Pham Toan, Taberner Andrew, Hickey Anthony, Han June-Chiew
Auckland Bioengineering Institute, The University of Auckland, Auckland, New Zealand.
Department of Engineering Science and Biomedical Engineering, The University of Auckland, Auckland, New Zealand.
Front Physiol. 2025 Jun 30;16:1602271. doi: 10.3389/fphys.2025.1602271. eCollection 2025.
Type 2 diabetes (T2D) is a global epidemic, and heart failure is the primary cause of premature death among T2D patients.
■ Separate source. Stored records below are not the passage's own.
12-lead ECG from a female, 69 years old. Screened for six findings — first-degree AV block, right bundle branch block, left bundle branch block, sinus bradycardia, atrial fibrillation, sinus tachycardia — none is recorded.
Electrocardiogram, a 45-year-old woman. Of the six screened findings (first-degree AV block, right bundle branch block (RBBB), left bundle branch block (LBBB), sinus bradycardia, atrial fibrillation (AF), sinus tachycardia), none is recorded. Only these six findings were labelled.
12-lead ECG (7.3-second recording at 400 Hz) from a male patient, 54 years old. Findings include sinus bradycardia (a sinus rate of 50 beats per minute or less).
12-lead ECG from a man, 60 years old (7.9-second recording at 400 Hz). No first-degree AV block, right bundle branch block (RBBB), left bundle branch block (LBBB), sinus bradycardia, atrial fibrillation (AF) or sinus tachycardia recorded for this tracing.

Mitochondrial dysfunction has been linked to decreased contractile performance in diabetic heart, partly due to a disturbance in the mitochondrial capacity to supply adequate metabolic energy to contractile proteins. MOTS-c, a newly discovered mitochondrial-derived peptide, has shown promise as a therapeutic for restoring energy homeostasis and muscle function in metabolic diseases. However, whether MOTS-c therapy improves T2D heart function by increasing mitochondrial bioenergetic function remains unknown.
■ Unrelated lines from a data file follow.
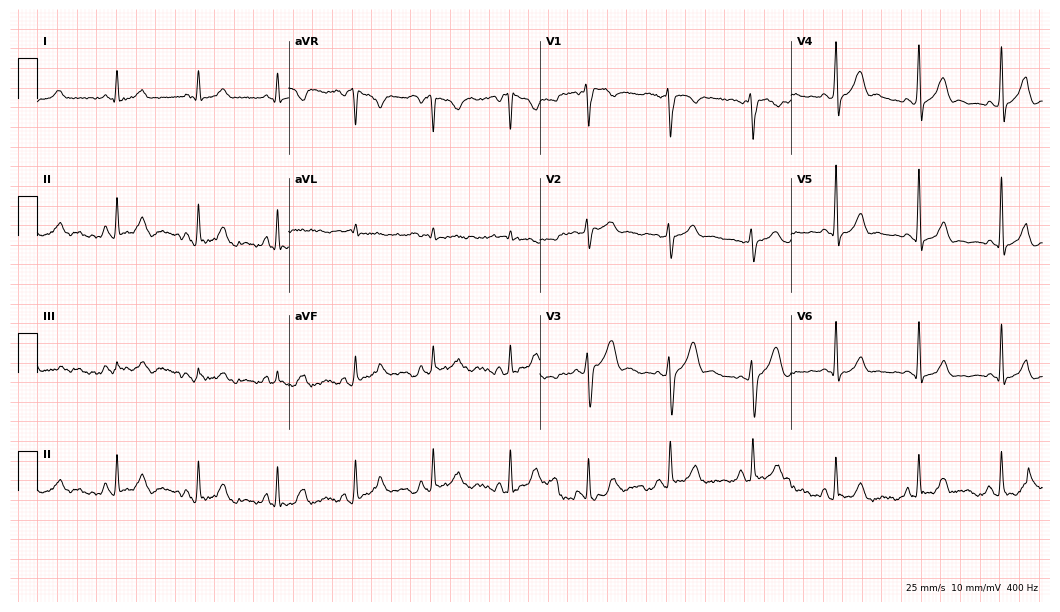
12-lead ECG (10.2-second recording at 400 Hz) from a 52-year-old male. Labelled as a normal ECG.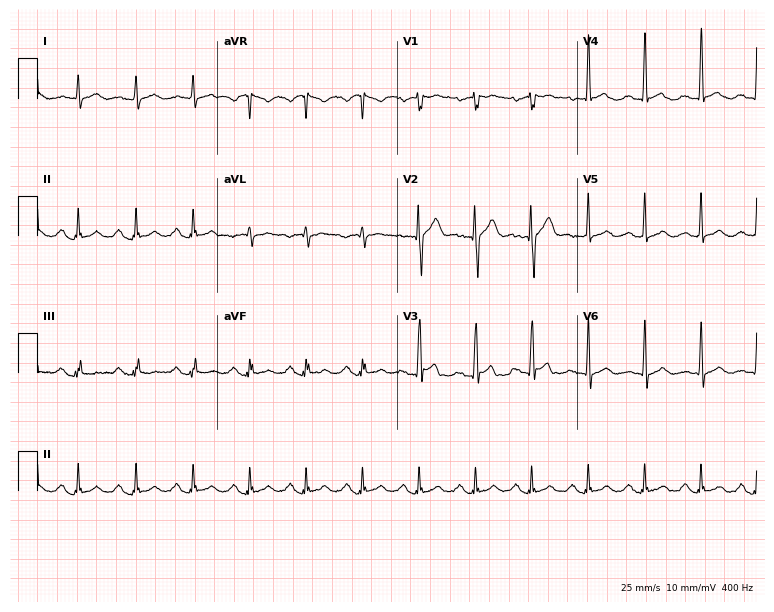
12-lead ECG (7.3-second recording at 400 Hz) from a male patient, 26 years old. Findings include sinus tachycardia (a sinus rate of 100 beats per minute or more).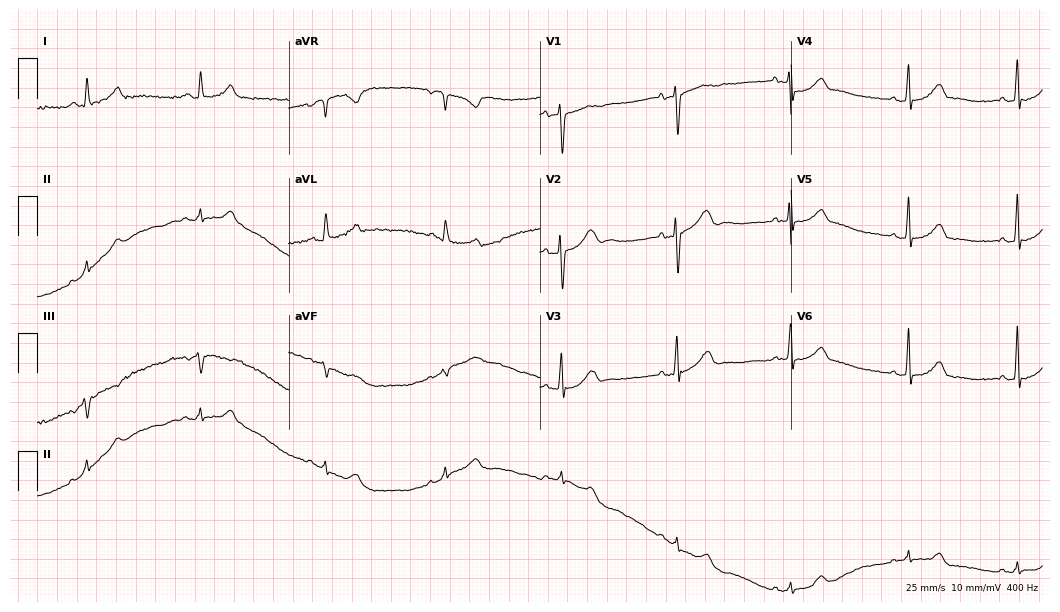
Standard 12-lead ECG recorded from a 58-year-old male (10.2-second recording at 400 Hz). Read as a normal ECG.

Here we studied the mitochondrial bioenergetic function of heart tissues isolated from a rat model mimicking type 2 diabetes induced by a high-fat diet and low-dose streptozotocin. Treated diabetic group received MOTS-c (15 mg/kg) daily injection for 3 weeks. We employed high-resolution respirometric and fluorometric techniques to simultaneously assess mitochondrial ATP production and hydrolysis capacity, reactive oxygen species (ROS) production, and oxygen flux in cardiac tissue homogenates.
We found that untreated T2D rats had hyperglycemia, poor glucose control, and left ventricular hypertrophy relative to controls. T2D mitochondria showed decreased oxygen flux at the oxidative phosphorylation (OXP) while ROS production, ATP production and hydrolysis rates remained unchanged. Diabetic rats treated with MOTS-c showed decreased fasting glucose levels, improved glucose homeostasis, and decreased degree of cardiac hypertrophy. At the subcellular level, MOTS-c treated mitochondria showed increased OXPHOS respiration and ROS levels and decreased ATP hydrolysis rate during anoxic conditions.
These findings demonstrate beneficial effects of MOTS-c treatment on glucose homeostasis and suggest a useful therapeutic option for diabetic-related cardiomyopathy and mitochondrial dysfunction.
2型糖尿病(T2D)是一种全球性流行病,心力衰竭是T2D患者过早死亡的主要原因。线粒体功能障碍与糖尿病心脏收缩功能下降有关,部分原因是线粒体向收缩蛋白提供足够代谢能量的能力受到干扰。MOTS-c是一种新发现的线粒体衍生肽,已显示出有望成为恢复代谢疾病中能量稳态和肌肉功能的治疗方法。然而,MOTS-c疗法是否通过增加线粒体生物能量功能来改善T2D心脏功能仍不清楚。
在这里,我们研究了从模拟高脂饮食和低剂量链脲佐菌素诱导的2型糖尿病大鼠模型中分离的心脏组织的线粒体生物能量功能。治疗的糖尿病组每天注射MOTS-c(15mg/kg),持续3周。我们采用高分辨率呼吸测定法和荧光测定技术同时评估心脏组织匀浆中的线粒体ATP产生和水解能力、活性氧(ROS)产生和氧通量。
我们发现,与对照组相比,未经治疗的T2D大鼠患有高血糖、血糖控制不佳和左心室肥厚。T2D线粒体在氧化磷酸化(OXP)时氧通量降低,而ROS产生、ATP产生和水解速率保持不变。用MOTS-c治疗的糖尿病大鼠空腹血糖水平降低,血糖稳态改善,心脏肥厚程度降低。在亚细胞水平上,用MOTS-c治疗的线粒体在缺氧条件下显示出氧化磷酸化呼吸增加、ROS水平增加和ATP水解速率降低。
这些发现证明了MOTS-c治疗对血糖稳态的有益作用,并为糖尿病相关心肌病和线粒体功能障碍提供了一种有用的治疗选择。